+++ RECORDS SHOWN

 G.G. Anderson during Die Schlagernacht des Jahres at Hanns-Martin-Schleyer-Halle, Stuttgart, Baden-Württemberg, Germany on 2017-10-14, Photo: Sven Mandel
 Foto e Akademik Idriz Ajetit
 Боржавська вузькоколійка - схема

++++++
+++ RECORDS SHOWN

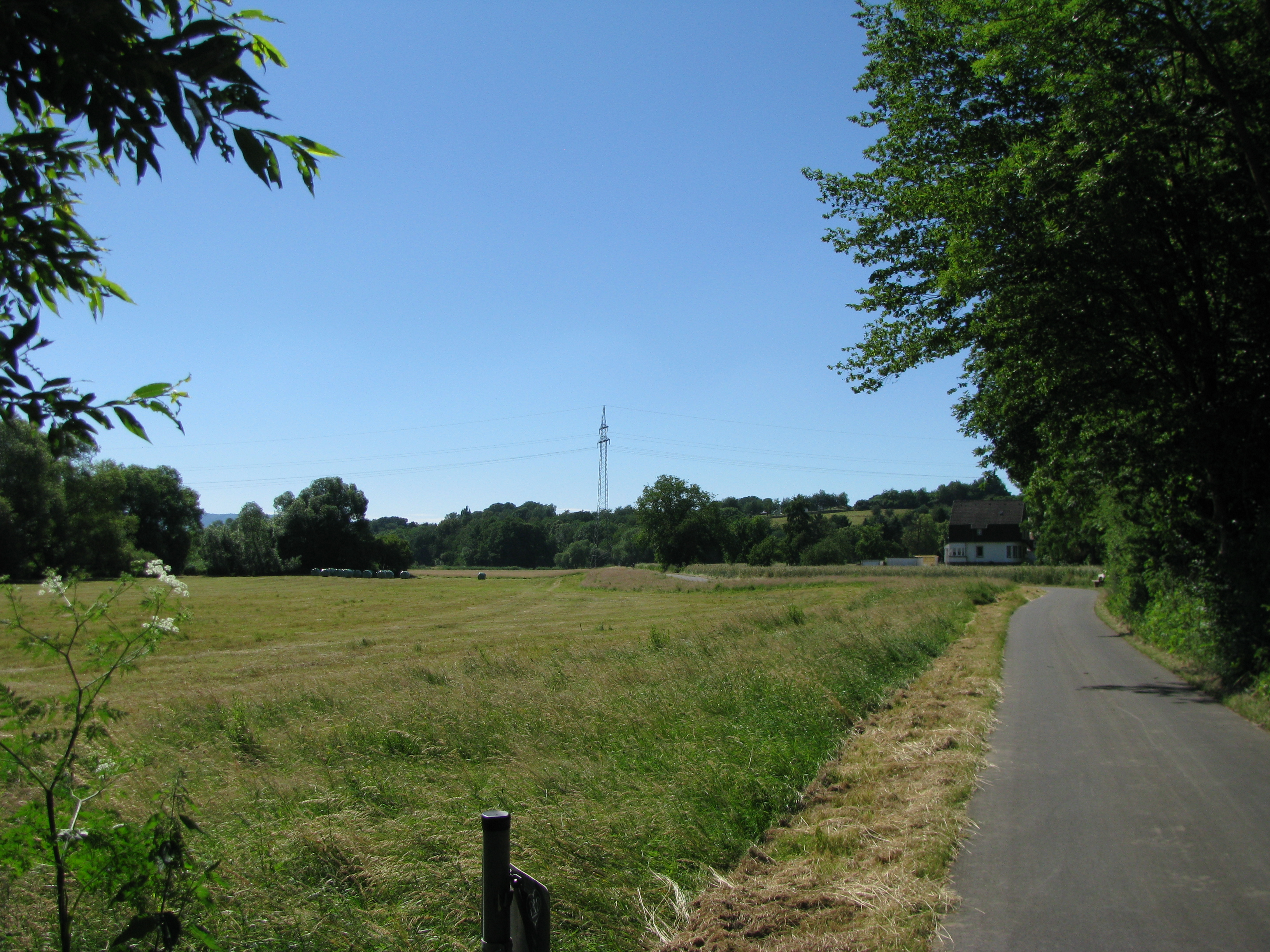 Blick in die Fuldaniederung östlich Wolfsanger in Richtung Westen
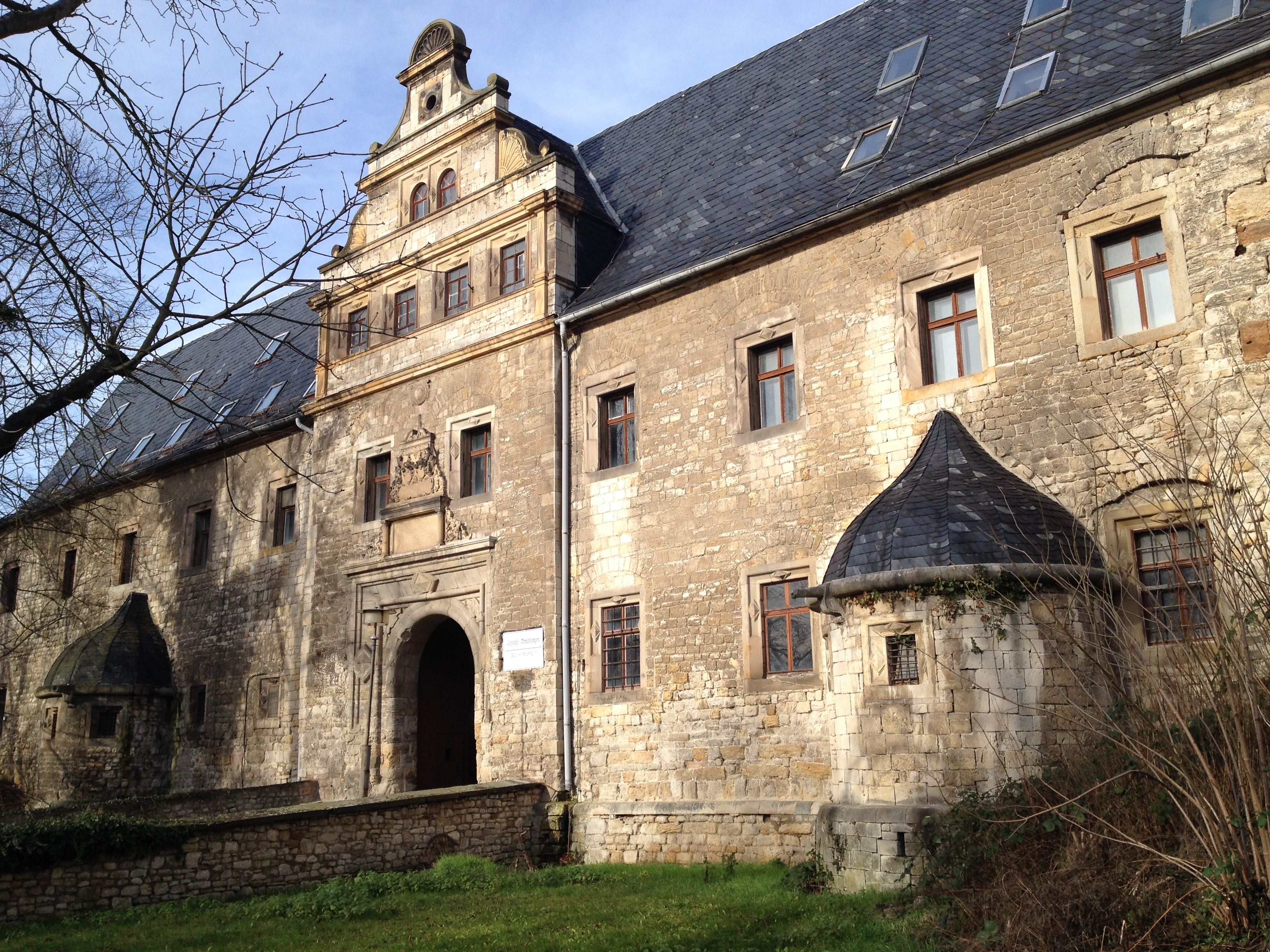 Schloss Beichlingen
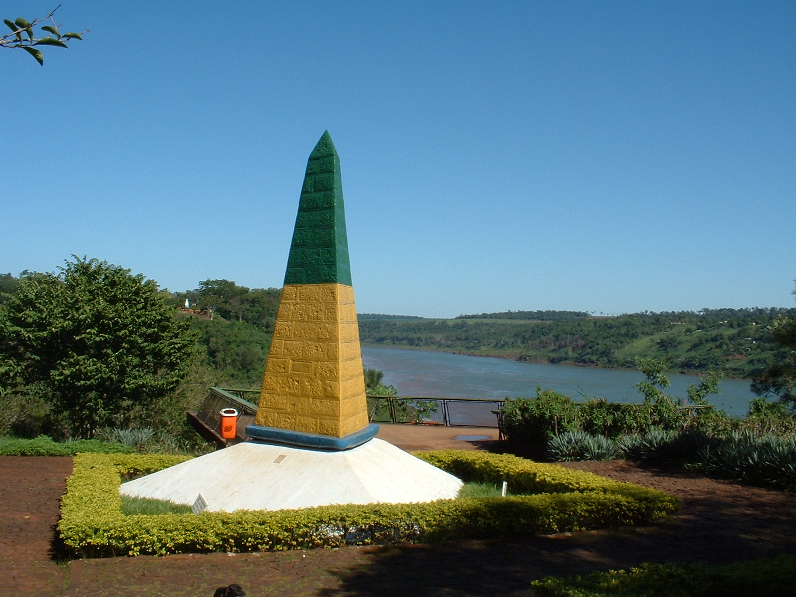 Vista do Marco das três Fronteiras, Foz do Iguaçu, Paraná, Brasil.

++++++

ACTIVITY: From the records above, copy exactly the stretch from the line holding "Blick in die" through the line holding "Vista do Marco", both ends included, without the pictures.

RESULT OF THE TASK:
 Blick in die Fuldaniederung östlich Wolfsanger in Richtung Westen
 Schloss Beichlingen
 Vista do Marco das três Fronteiras, Foz do Iguaçu, Paraná, Brasil.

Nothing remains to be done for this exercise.